Still, this is a useful post because it focuses on the part people will actually care about in practice: does this make Lambda code less annoying to write. In many cases it probably does.

Xidao • May 14

The /tmp tax is real — I've spent way too many hours writing boilerplate download/process/upload patterns in Lambda functions. The S3 Files mount approach is a huge quality-of-life improvement.

The multi-agent workspace use case you described is particularly interesting. One thing I'd be curious about is how you handle write conflicts when multiple agents are working on the same files simultaneously. With the /tmp approach, each invocation had its own isolated copy, so conflicts weren't a concern. But with a shared mount, two agents could potentially write to the same file at the same time. Do you use any file-level locking, or is the orchestration layer (Step Functions or similar) responsible for serializing writes?

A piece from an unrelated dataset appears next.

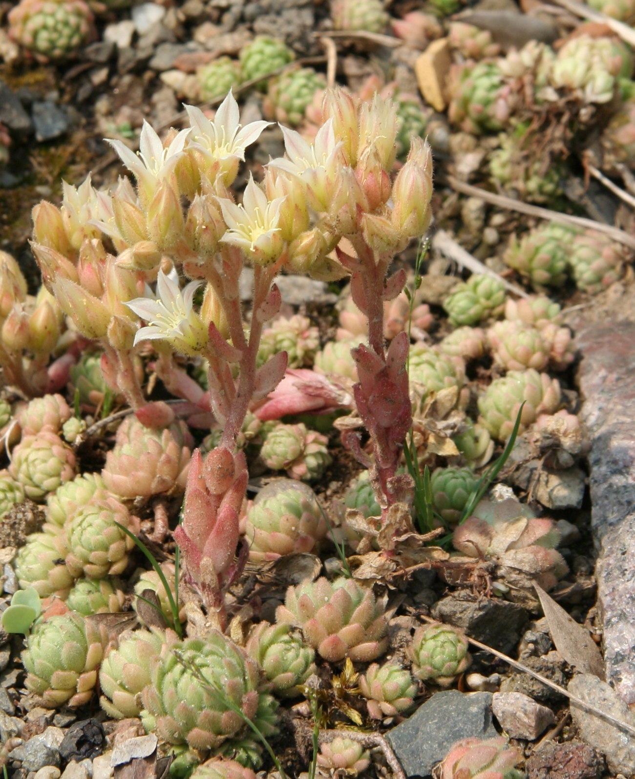 Prometheum chrysanthum im Botanischen Garten Dresden

Also, the VPC requirement is worth calling out more. For teams already running in VPC, it's a non-issue. But for those with simpler architectures, adding a VPC + NAT gateway just for S3 Files could be a significant operational overhead. I've seen some teams use EFS directly with Lambda for similar shared-state patterns, and the VPC requirement was always the main friction point. It's good that AWS is making this easier, but it's still something to factor into the architecture decision.

Andrii Krugliak • May 14

Putting a real filesystem under an agent changes the failure modes more than the capabilities. The interesting part is not what the agent can now write to disk; it is what happens when two invocations race on the same file and you discover the agent never had a concurrency model in its head. Lambda's previous statelessness was actually a feature for this exact reason. Worth thinking through which agent workloads benefit from persistence vs which were quietly relying on amnesia.

Artemii Amelin • May 16

The shared S3 workspace approach is clever because it makes the coordination layer boring, which is exactly what you want. The gap I keep hitting with multi-agent Lambda setups is the networking piece. Once agents need to talk to each other across accounts or back to a local instance, you're wiring up auth and NAT from scratch per agent. Pilot Protocol (pilotprotocol.network) handles this. Agents get a persistent virtual address and encrypted tunnel regardless of which network they're on. Makes the communication layer feel as boring as the file access layer you described.

Max Quimby • May 16

The persistent-filesystem-on-Lambda story finally closes a gap I've been working around with S3-as-tmp for years. The honest cost of "stateless functions + remote storage for everything" was never the storage bill — it was the boilerplate to checkpoint partial work and the inevitable bug where step 4 silently re-ran step 2's side effects.

One thing I'd love more clarity on: cold-start behavior when the FS is non-trivial. If an agent has been writing intermediate artifacts to /mnt for a long-running task and the function gets reaped, does the next invocation get a warm view of that filesystem, or are you reattaching from a backing store on the first hit? The latency profile on that matters a lot for whether you can build a "resume where you left off" pattern, vs. needing a separate orchestrator to track which steps completed. Either way, this is the right direction — agents need somewhere to put their scratch work that isn't a database row.